Scheduling a data pipeline
We often need to schedule pipelines for routine tasks. For example, connecting to a data source each morning at 8am or sending out a report at 2pm every Friday. This guide is about how to build and manage scheduled data pipelines.
Create a scheduled data pipeline
Go to Pipelines and click the Create button.
A sidebar will open up and will ask for a name, description and worker group.
Choose the Scheduler trigger
Drag the Scheduler trigger onto the pipeline canvas as the first component of your data pipeline.
Configuring the Scheduler trigger
When you drag and drop, a page opens to configure the scheduler. At any time, you can edit the scheduler by clicking the menu dots on the scheduler and then clicking Scheduler in the menu.
Point | Configuration | Notes |
---|---|---|
1 | Examples of CRON schedules | These are commonly used CRON scenarios for scheduling your pipelines. Click on the example and alter the CRON syntax by point 2 to meet your needs. |
2 | CRON input box | You can use the CRON syntax to schedule your pipelines. |
3 | Per second scheduling | CRON cannot run more frequently than per minute scheduling. Dataplane has a per second scheduler, but it is recommended that 3 seconds is the most frequent schedule. See below for more information on leader election and distributed locking. |
4 | Time zone | With Dataplane, you can set the time zone for the scheduler. Unless changed, the time zone will default to the time zone provided in settings. |
5 | Preview | The preview gives you the next 20 occurences of the schedule. This can be helpful to check the expected interval of the scheduler. |
6 | Online and offline | You can turn the scheduler on or off. This is useful when you are busy building your pipeline and you don't want the scheduler to run. If turned on, the scheduler will become active when the pipeline is saved. |
Advanced: Avoiding duplication with distributed locking and leader election
Dataplane is made up of the main application and worker nodes. The main application is responsible for the functioning of Dataplane such as scheduling, pipeline graph traversal, user management and so on. The worker nodes are responsible for processing data logic found in the processors.
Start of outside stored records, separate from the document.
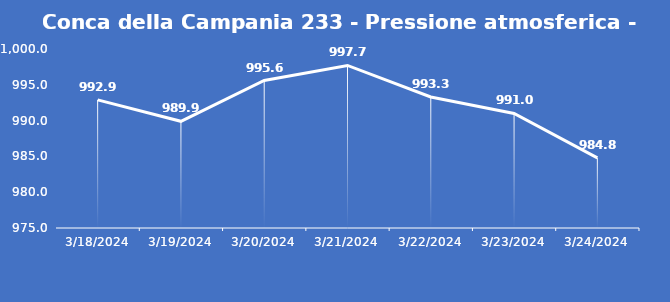
| Category | Conca della Campania 233 - Pressione atmosferica - Grezzo (hPa) |
|---|---|
| 3/18/24 | 992.9 |
| 3/19/24 | 989.9 |
| 3/20/24 | 995.6 |
| 3/21/24 | 997.7 |
| 3/22/24 | 993.3 |
| 3/23/24 | 991 |
| 3/24/24 | 984.8 |
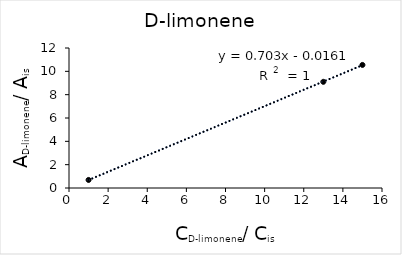
| Category | Series 0 |
|---|---|
| 1.0 | 0.69 |
| 13.0 | 9.101 |
| 15.0 | 10.548 |
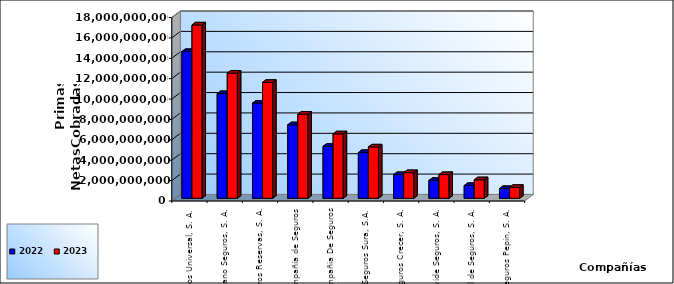
| Category | 2022 | 2023 |
|---|---|---|
| Seguros Universal, S. A. | 14397968189.86 | 17005919116.88 |
| Humano Seguros, S. A. | 10267448063.45 | 12279639730.91 |
| Seguros Reservas, S. A. | 9336609770 | 11372048660.37 |
| Mapfre BHD Compañía de Seguros | 7213550634.35 | 8252193836.81 |
| La Colonial, S. A., Compañia De Seguros | 5100032308.3 | 6321615901.76 |
| Seguros Sura, S.A. | 4488799032.83 | 5037958047.02 |
| Seguros Crecer, S. A. | 2324097833.06 | 2516796731.25 |
| Worldwide Seguros, S. A. | 1748919736.86 | 2326163081.87 |
| General de Seguros, S. A. | 1256039535.41 | 1817766024.83 |
| Seguros Pepín, S. A. | 953828913.98 | 1073644923.45 |
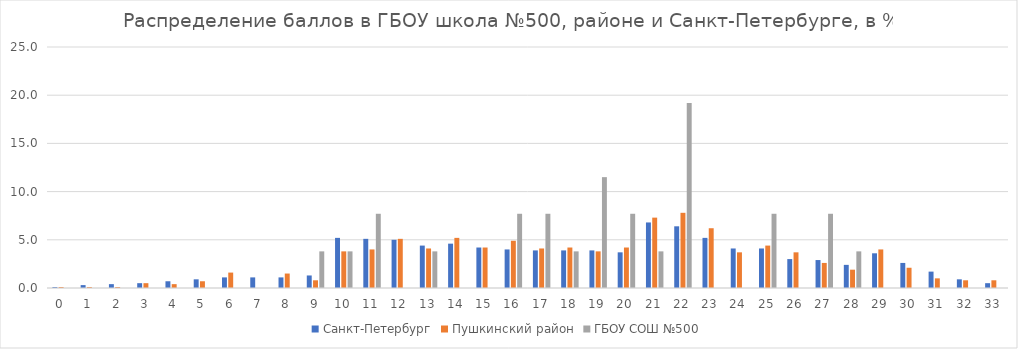
| Category | Санкт-Петербург | Пушкинский район | ГБОУ СОШ №500 |
|---|---|---|---|
| 0.0 | 0.1 | 0.1 | 0 |
| 1.0 | 0.3 | 0.1 | 0 |
| 2.0 | 0.4 | 0.1 | 0 |
| 3.0 | 0.5 | 0.5 | 0 |
| 4.0 | 0.7 | 0.4 | 0 |
| 5.0 | 0.9 | 0.7 | 0 |
| 6.0 | 1.1 | 1.6 | 0 |
| 7.0 | 1.1 | 0 | 0 |
| 8.0 | 1.1 | 1.5 | 0 |
| 9.0 | 1.3 | 0.8 | 3.8 |
| 10.0 | 5.2 | 3.8 | 3.8 |
| 11.0 | 5.1 | 4 | 7.7 |
| 12.0 | 5 | 5.1 | 0 |
| 13.0 | 4.4 | 4.1 | 3.8 |
| 14.0 | 4.6 | 5.2 | 0 |
| 15.0 | 4.2 | 4.2 | 0 |
| 16.0 | 4 | 4.9 | 7.7 |
| 17.0 | 3.9 | 4.1 | 7.7 |
| 18.0 | 3.9 | 4.2 | 3.8 |
| 19.0 | 3.9 | 3.8 | 11.5 |
| 20.0 | 3.7 | 4.2 | 7.7 |
| 21.0 | 6.8 | 7.3 | 3.8 |
| 22.0 | 6.4 | 7.8 | 19.2 |
| 23.0 | 5.2 | 6.2 | 0 |
| 24.0 | 4.1 | 3.7 | 0 |
| 25.0 | 4.1 | 4.4 | 7.7 |
| 26.0 | 3 | 3.7 | 0 |
| 27.0 | 2.9 | 2.6 | 7.7 |
| 28.0 | 2.4 | 1.9 | 3.8 |
| 29.0 | 3.6 | 4 | 0 |
| 30.0 | 2.6 | 2.1 | 0 |
| 31.0 | 1.7 | 1 | 0 |
| 32.0 | 0.9 | 0.8 | 0 |
| 33.0 | 0.5 | 0.8 | 0 |

To allow for cloud native scaling and resilience, the main application which runs the scheduler can have more than one instance running as a cluster, and it is recommended to run three instances as a cluster. You can see an example of this in the Kubernetes installation guide. The Kubernetes deployment yaml does this by setting the replica set to three.
If there are three main applications running, this could also mean there are three schedulers running causing duplicate runs. To solve this problem, Dataplane uses two strategies to prevent duplicate runs while maintaining scaling and resilience capability.
The first strategy is distributed locking. Each time a schedule is run, that run is locked for a period of 1 second which prevents the same scheduler from running more than once at the same time. This is the reason we recommend that per second scheduling is at a minimum a conservative 3 seconds.
The second strategy is leader election. Only one leader can run the scheduler. When the main application starts up, and it is the only instance running, it will elect itself as the leader. If more instances spin up, those instances continue to recognise the elected leader. The leader frequently broadcasts (or boasts) about being the leader to constantly make the other instances aware. If the leader crashes or becomes unresponsive, the other instances will randomly select a leader amongst themselves and the scheduler will be activated on that elected leader.
Changes made to schedules (including removal and online / offline status changes) can only be applied by the leader instance.